Let $\{X_n \}$ be a sequence of random variables on a probability space $(\Omega,\mathcal{F},P)$.
Then, $\{X_n\}$ is uniformly integrable if $$\lim_{M \to \infty} \sup_n \int_{|X_n| > M } |X_n| = 0 \tag{1}$$
From this, I know that $$\displaystyle \sup_n E(|X_n|) < \infty \tag{2}$$
But, then I am wondering whether (2) implies (1). If not, can you give me a counterexample?
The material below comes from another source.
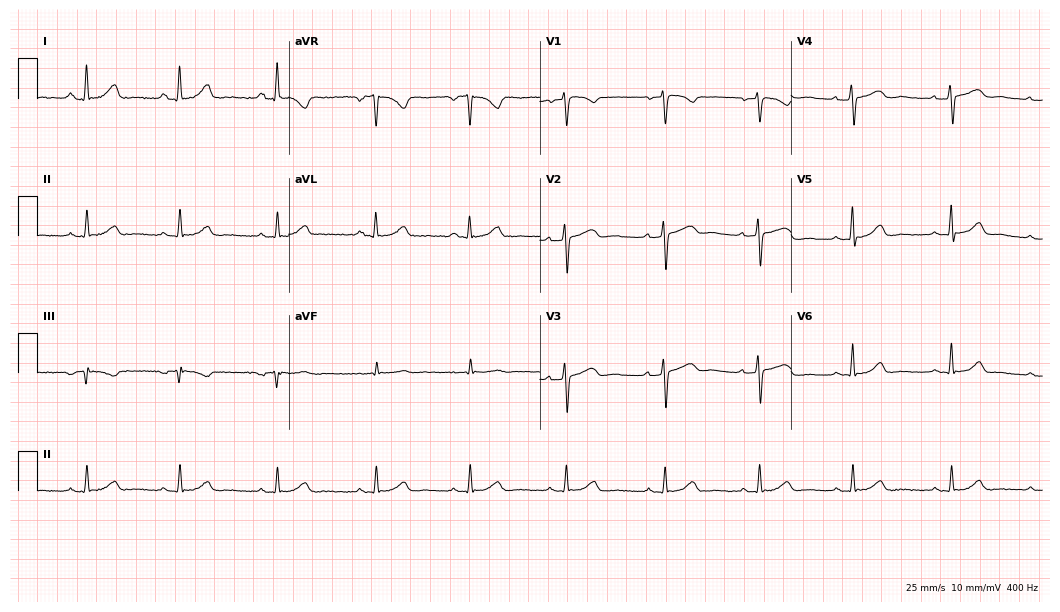
Resting 12-lead electrocardiogram (10.2-second recording at 400 Hz). Patient: a 41-year-old female. Read as a normal ECG.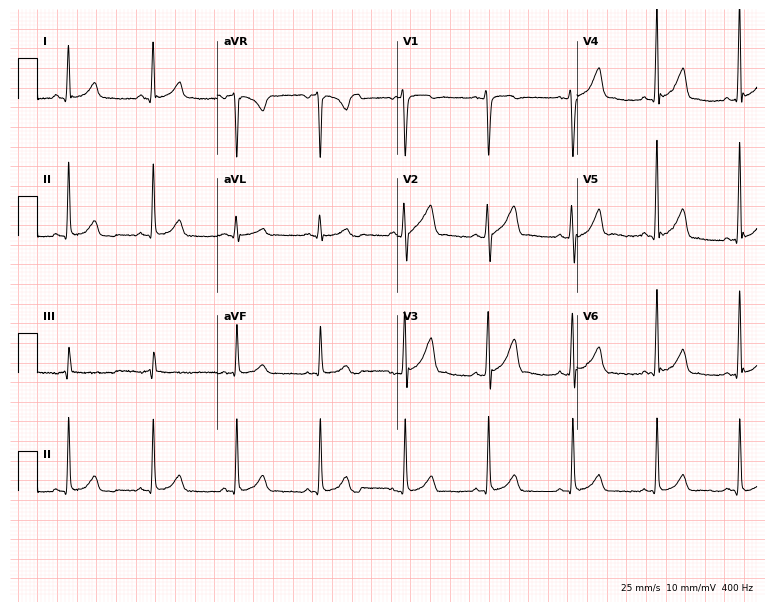
Electrocardiogram, a male patient, 39 years old. Of the six screened findings (first-degree AV block, right bundle branch block, left bundle branch block, sinus bradycardia, atrial fibrillation, sinus tachycardia), none is recorded.

No, the converse is, in general, not true. Just consider $((0,1),\mathcal{B}(0,1))$ endowed with Lebesgue measure and the sequence of random variables $$X_n(x) := 2n \cdot 1_{(0,1/n)}(x).$$ Then $$\mathbb{E}(|X_n|) = 2$$ for all $n \in \mathbb{N}$, but $$\limsup_{M \to \infty} \sup_{n \in \mathbb{N}} \int_{|X_n|>M} |X_n| \, d\mathbb{P} \geq \int_{|X_M|>M} |X_M| \, d\mathbb{P} = 2.$$
Remark: If the sequence $(X_n)_{n \in \mathbb{N}}$ is bounded in $L^p$ for some $p>1$, i.e. $$\sup_{n \in \mathbb{N}} \mathbb{E}(|X_n|^p)<\infty,$$ then $(X_n)_{n \in \mathbb{N}}$ is uniformly integrable.